That last one is what I’ve been thinking about this week, as I’ve been reporting on a new survey of methane leaks from oil and gas operations in the US. (Yes, there are more emissions than we thought there were—get the details in my story here.) But what I find even more interesting than the consistent underestimation of methane is why this gas is so tricky to track down. 

Methane is the second most abundant greenhouse gas in the atmosphere, and it’s responsible for around 30% of global warming so far. The good news is that methane breaks down quickly in the atmosphere. The bad news is that while it’s floating around, it’s a super-powerful greenhouse gas, way more potent than carbon dioxide. (Just how much more potent is a complicated question that depends on what time scale you’re talking about—read more in this Q&A.)

The problem is, it’s difficult to figure out where all this methane is coming from. We can measure the total concentration in the atmosphere, but there are methane emissions from human activities, there are natural methane sources, and there are ecosystems that soak up a portion of all those emissions (these are called methane sinks). 

Narrowing down specific sources can be a challenge, especially in the oil and gas industry, which is responsible for a huge range of methane leaks. Some are small and come from old equipment in remote areas. Other sources are larger, spewing huge amounts of the greenhouse gas into the atmosphere but only for short times. 

A lot of stories about tracking methane have been in the news recently, mostly because of a methane-hunting satellite launched earlier this month. It’s designed to track down methane using tools called spectrometers, which measure how light is reflected and absorbed. 

This is just one of a growing number of satellites that are keeping an eye on the planet for methane emissions. Some take a wide view, spotting which regions have high emissions. Other satellites are hunting for specific sources and can see within a few dozen meters where a leak is coming from. (If you want to read more about why there are so many methane satellites, I recommend this story from Emily Pontecorvo at Heatmap.)

But methane tracking isn’t just a space game. In a new study published in Nature, researchers used nearly a million measurements taken from airplanes flown over oil- and gas-producing regions to estimate total emissions. 
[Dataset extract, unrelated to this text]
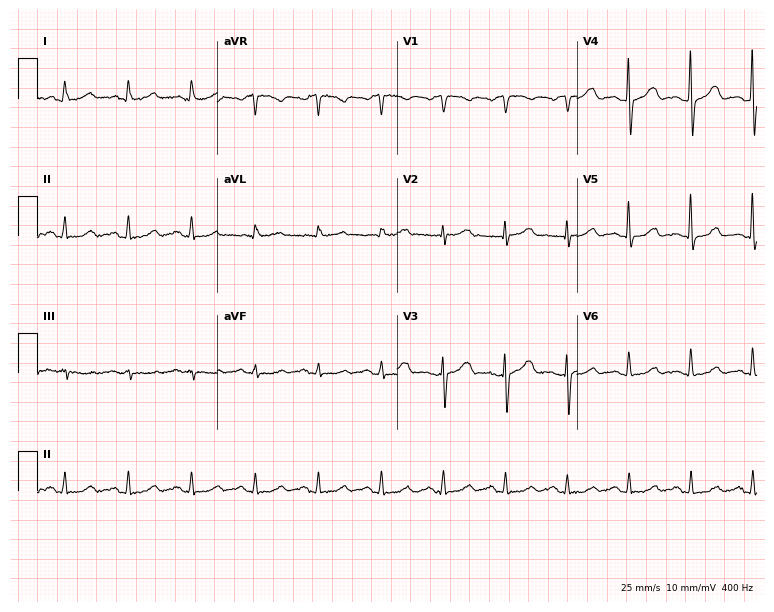
Resting 12-lead electrocardiogram (7.3-second recording at 400 Hz). Patient: a 78-year-old man. Read as a normal ECG.

The results are pretty staggering: researchers found that, on average, roughly 3% of oil and gas production at the sites they examined winds up as methane emissions. That’s about three times the official government estimates used by the US Environmental Protection Agency. 

I spoke with one of the authors of the study, Evan Sherwin, who completed the research as a postdoc at Stanford. He compared the challenge of understanding methane leaks to the parable of the blind men and the elephant: there are many pieces of the puzzle (satellites, planes, ground-based detection), and getting the complete story requires fitting them all together. 

“I think we’re really starting to see an elephant,” Sherwin told me. 

That picture will continue to get clearer as MethaneSAT and other surveillance satellites come online and researchers get to sift through the data. And that understanding will be crucial as governments around the world race to keep promises about slashing methane emissions. 


Now read the rest of The Spark

Related reading

For more on how researchers are working to understand methane emissions, give my latest story a read

If you’ve missed the news on methane-hunting satellites, check out this story about MethaneSAT from last month

Pulling methane out of the atmosphere could be a major boost for climate action. Some startups hope that spraying iron particles above the ocean could help, as my colleague James Temple wrote in December

five planes flying out of white puffy clouds at different angles across a blue sky, leaving contrails behind
PHOTO ILLUSTRATION | GETTY IMAGES

Another thing

Making minor changes to airplane routes could put a significant dent in emissions, and a new study found that these changes could be cheap to implement. 

The key is contrails, thin clouds that planes produce when they fly. Minimizing contrails means less warming, and changing flight paths can reduce the amount of contrail formation. Read more about how in the latest from my colleague James Temple

Keeping up with climate  

New rules from the US Securities and Exchange Commission were watered down, cutting off the best chance we’ve had at forcing companies to reckon with the dangers of climate change, as Dara O’Rourke writes in a new opinion piece. (MIT Technology Review)

Yes, heat pumps slash emissions, even if they’re hooked up to a pretty dirty grid. Switching to a heat pump is better than heating with fossil fuels basically everywhere in the US. (Canary Media)

Rivian announced its new R2, a small SUV set to go on sale in 2026. The reveal signals a shift to focusing on mass-market vehicles for the brand. (Heatmap)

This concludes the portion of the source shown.